Specific initial reactions with front-foot pain:
Those with sensitive forefeet (which can result from splayfoot, for instance) or who wear orthopaedic, supporting insoles in their conventional shoes may have reactions in the beginning because the kyBoot greatly challenges the forefoot musculature, which may become inflamed if not enough breaks are taken early on. The load has the most extreme effect when walking uphill because it is particularly great then. If the user is not yet accustomed to this, pain may develop at first, even if they have never had such a reaction before.
The pain indicates the body’s weakest point, providing valuable information.
In the beginning, as an alternative to taking breaks, we advise inserting an insole into the kyBoot that is slightly stiff in front and that prevents excessive movement in the front of the foot. These ‘forefoot stiffening’ insoles can be purchased from shoe shops and will probably solve these initial problems.
Click here for the general initial reactions experienced by kyBounder and kyBoot beginners: Initial reactions
For information about the special kyBoot exercises or the basic kyBounder exercises , please click here: kybun exercises
The following adaptations to the standard implementation of interval walking are important for those suffering from Morton’s neuroma :
- avoid excessive strain on the forefoot (the arch is pushed down by a forefoot load)
- take shorter steps
- make sure you perform the slow exercises a bit faster to avoid irritation
- alternate exercises as directed
- For those with greatly flattened transverse arches, we recommend using stiff, thin insoles for the forefoot area in the kyBoot if pain develops. This reduces the softness of the kyBoot sole slightly and gives the front of your foot a little added support.

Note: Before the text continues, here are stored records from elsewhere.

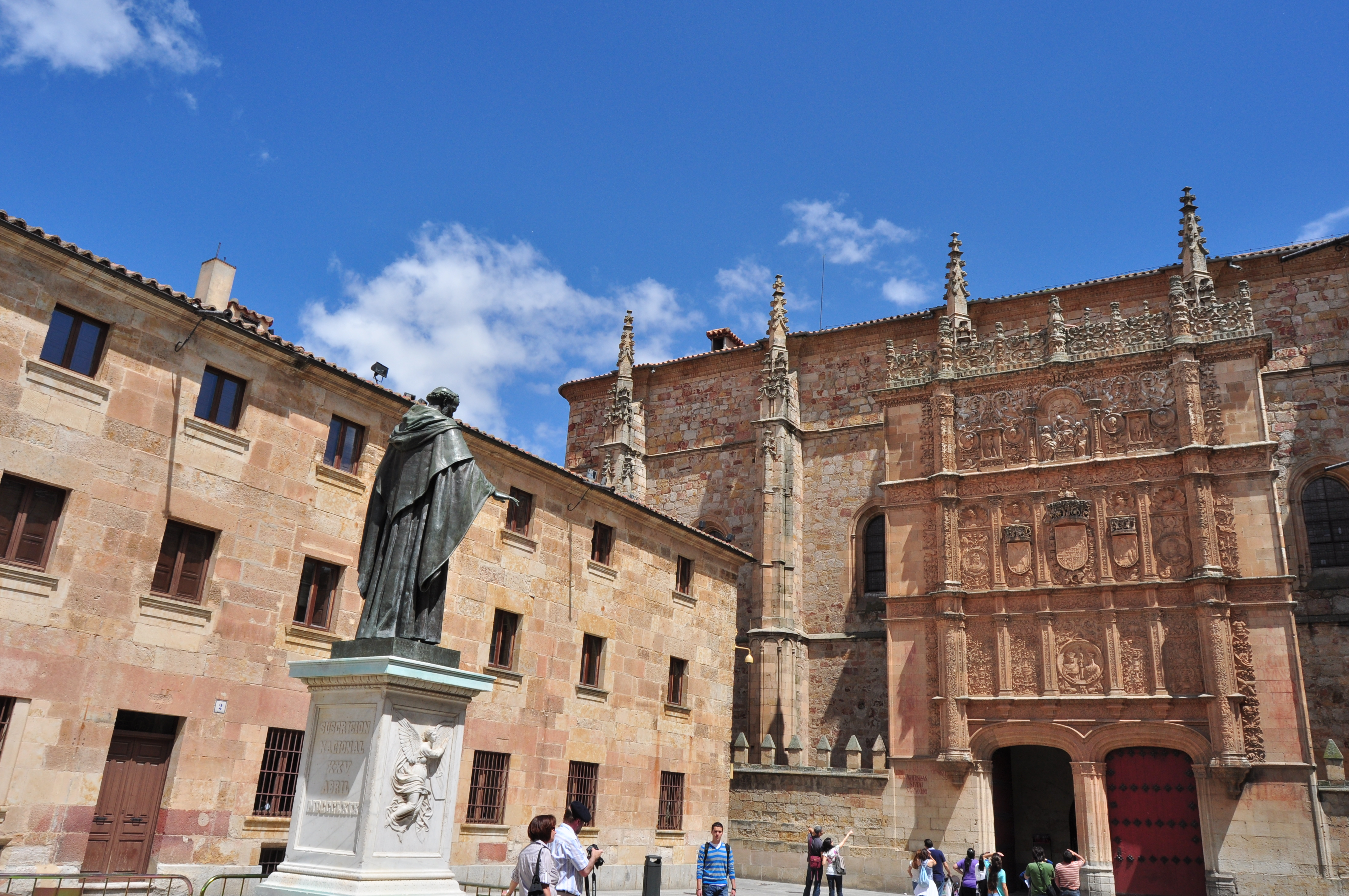 Salamanca Capital - 068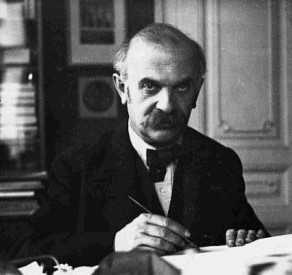 Julius Tandler (1869-1939), rakouský lékař moravského původu, anatom a sociálně-demokratický politik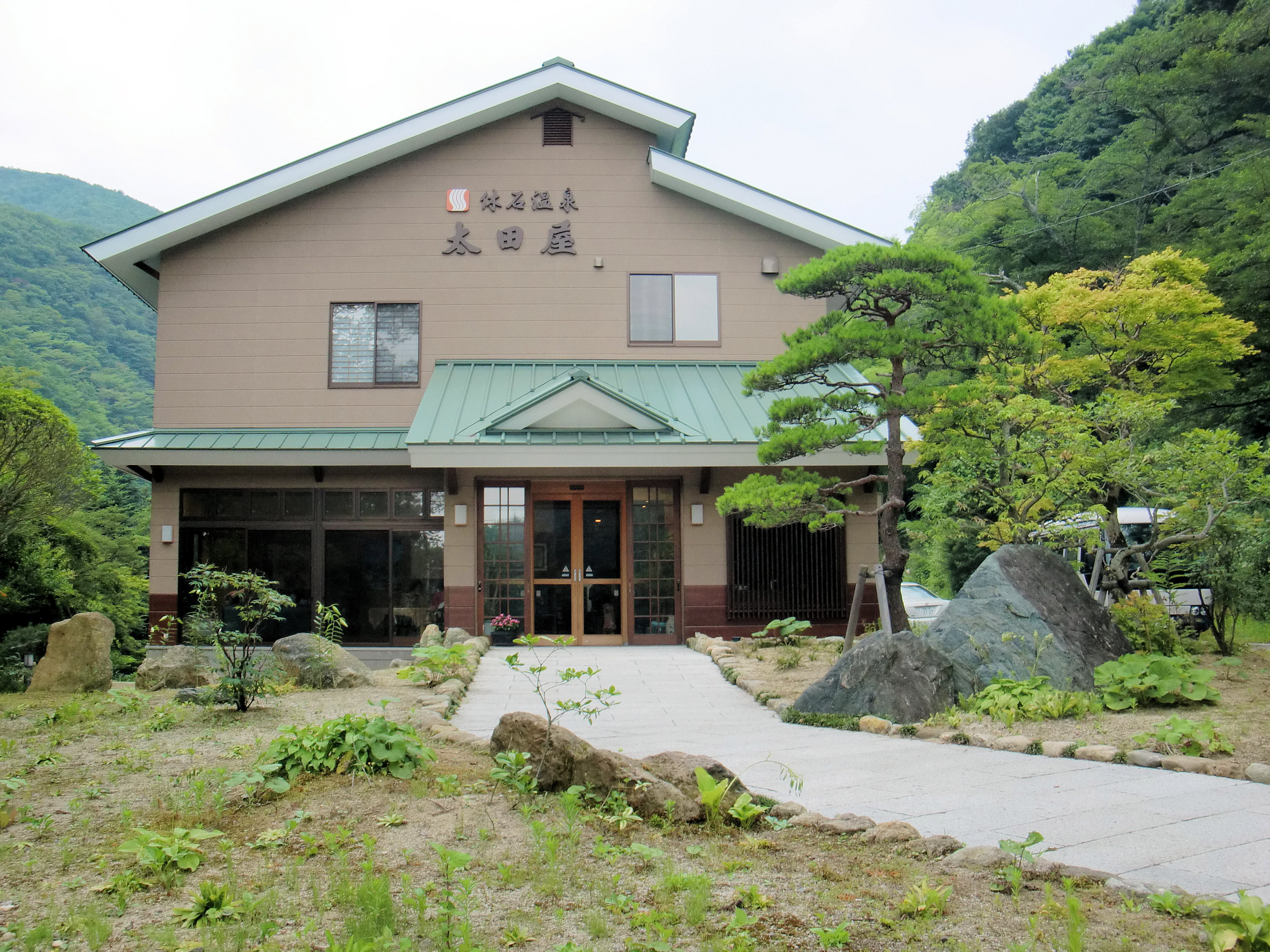 郡山市の休石温泉太田屋の建物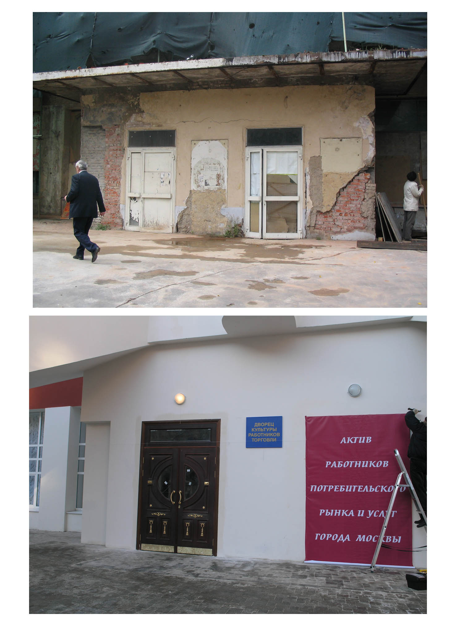 Клуб фабрики "Свободы" до и после реставрации ООО "ИНТЭС".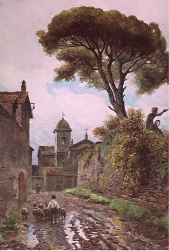 Vicolo di San Nicola da Tolentino in Rome (rione Trevi)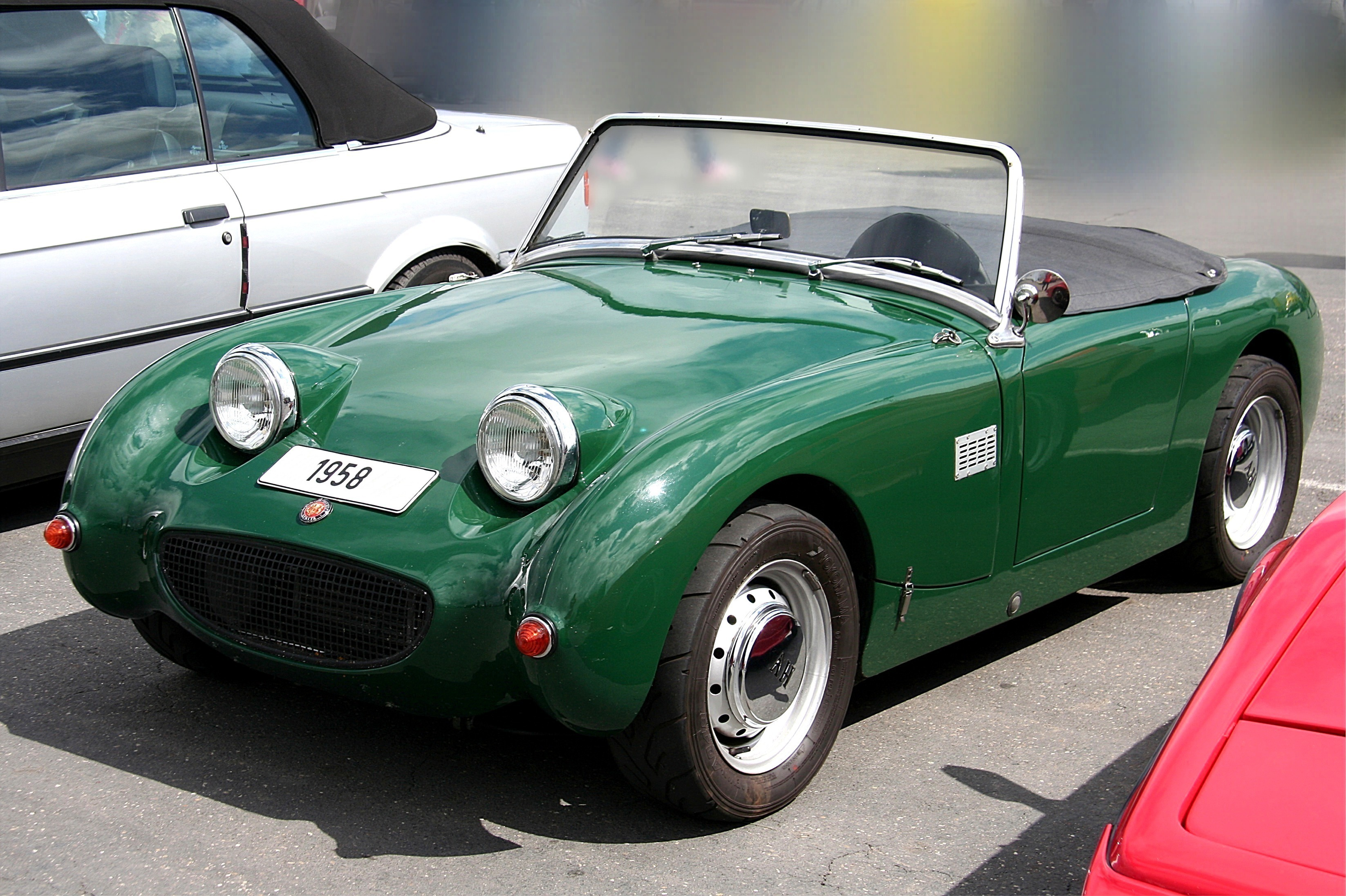 Austin-Healey Sprite Mk 1 - Froschauge

- If the hard insole for the front of the foot from a shoe shop does not improve things, we recommend alternating between wearing the kyBoot and ‘normal, hard shoes with insoles’ as your ‘active shoe’. This allows your foot to recover from active training in the kyBoot before front-foot pain develops.
- Be sure to maintain an upright body posture and foot position in the kyBoot/on the kyBounder. Look straight ahead and correct any lateral/medial rolling in the kyBoot.
- Your feet should be able to move freely in the kyBoot! Shoe size and model can make a critical difference. It is normal to feel less stable in the kyBoot than you would in ‘normal’ shoes at first. Take your time when trying the kyBoot on; your local kybun specialists will be pleased to assist you.
Relax your toes in the kyBoot/on the kyBounder (it is common to unconsciously clench them)
- Roll forward naturally over the entire foot (from the heel to the push-off with the big toe).
- Avoid taking steps that are too long so as to ensure that the joints bear a more correct axial load, which is less taxing. This also makes it easier to balance on the kyBoot sole.
- Some people feel too unstable in the kyBoot. In this case, we advise you to try various kyBoot models; some models have a higher cut and provide more stability. We also recommend the second-generation sole to these customers. It is a little wider in the mid-foot area, making you feel safer while walking (ask for advice in a specialised kybun shop).
- If you still feel too unsafe walking in the kyBoot, we advise using the kyBounder. The kyBounder is available in three different thicknesses. This allows you to choose the thickness that is most comfortable for you (the thicker, the less stable, and the more intensive the training).
You can also hold on to a fixed object if you need additional support when using the kyBounder.